New Somatostatin Analogue – Veldoreotide (COR-005)
Updated 14 Dec 2017. There is another new drug in the pipeline currently known as Veldoreotide or COR-005 (although I can see the term ‘Somatoprim’ used on other searches). COR-005 is an investigational SSA in phase 2 development for treatment of patients with Acromegaly. Although the page on the manufacturer’s website does not mention NETs, an announcement of its progress has just been made at the Endocrine Society’s annual conference for 2016. The announcement states that the drug has “potential additional applications in Cushing’s syndrome and neuroendocrine tumors”. COR-005 targets somatostatin receptors 2, 4 and 5. Read about the drug here.

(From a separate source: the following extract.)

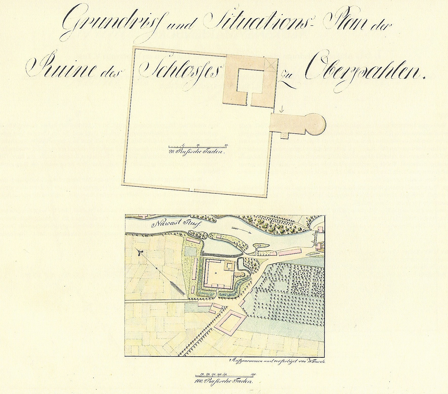 Põltsamaa linnuse asendiplaan. Paulucci album

COR-005 has received orphan drug designation (only for Acromegaly) in the US and EU. There is not enough data to understand how this might benefit NETs and what the differences would be. Hopefully, an update will be available later which will result in an update to this post.
For those interested in Cushing’s Syndrome, (hypercortisolism or high levels of cortisol), the same manufacturer working on Veldoreotide is also working on a new drug in Phase 3 trials known as RECORLEV™ (Levoketoconazole). Not actually a somatostatin analogue, rather it’s a cortisol synthesis inhibitor
This information is provided for information only. There is no intent to indicate at this point that these new drugs will eventually be approved for NETs. However, it’s another indication that people are working on new treatments which might end up being available at some stage.
The pipeline for new treatments and methods of delivery continues to grow!